Find the word "sample" in the data, then copy each line where it is found.

Collection entries:
┄┄┄┄┄┄┄┄┄┄
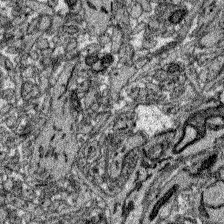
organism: Zebrafish
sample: Larval olfactory bulb
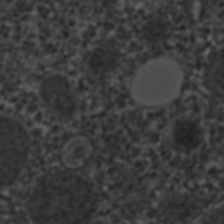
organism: C. elegans
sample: C. elegans embryo
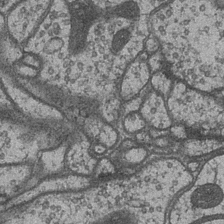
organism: Drosophila
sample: Optic medulla
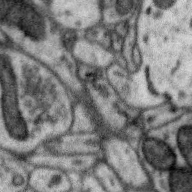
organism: Zebra finch
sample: Brain
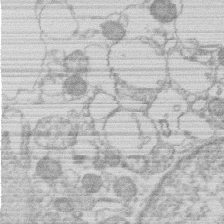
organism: Human
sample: Macrophage cells
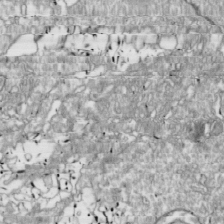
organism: Drosophila
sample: Cell division; meiosis; drosophila spermatocytes
┄┄┄┄┄┄┄┄┄┄
• Exercise solution:
sample: Larval olfactory bulb
sample: C. elegans embryo
sample: Optic medulla
sample: Brain
sample: Macrophage cells
sample: Cell division; meiosis; drosophila spermatocytes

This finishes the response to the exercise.